Extending Renard

Creating new steps

Usually, steps must implement at least four functions :

PipelineStep.__init__(): is used to pass options at step init time. Options passed at step init time should be valid for a collection of texts, and not be text specific.
PipelineStep.__call__(): is called at pipeline run time.
PipelineStep.needs(): declares the set of informations needed from the pipeline state by this step. Each returned string should be an attribute of PipelineState.
PipelineStep.production(): declares the set of informations produced by this step. As in PipelineStep.needs(), each returned string should be an attribute of PipelineState.

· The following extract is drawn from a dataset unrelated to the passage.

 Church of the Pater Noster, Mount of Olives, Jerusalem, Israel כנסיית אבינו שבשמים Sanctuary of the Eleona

Here is an example of creating a basic tokenization step :

from typing import Dict, Any, Set
from renard.pipeline.core import PipelineStep

class BasicTokenizerStep(PipelineStep):

    def __init__(self):
        pass

    def __call__(self, text: str, **kwargs) -> Dict[str, Any]:
        return {"tokens": text.split(" ")}

    def needs(self) -> Set[str]:
        return {"text"}

    def production(self) -> Set[str]:
        return {"tokens"}

Additionally, the following methods can be overridden:

PipelineStep.optional_needs(): specifies optional dependencies the same way as PipelineStep.needs().
PipelineStep._pipeline_init_(): is used for pipeline-wide arguments, such as language settings. This method is called at by the pipeline at pipeline run time.
PipelineStep.supported_langs(): declares the set of supported languages as a set of ISO 639-3 codes (or the special value "any"). By default, will be {"eng"}.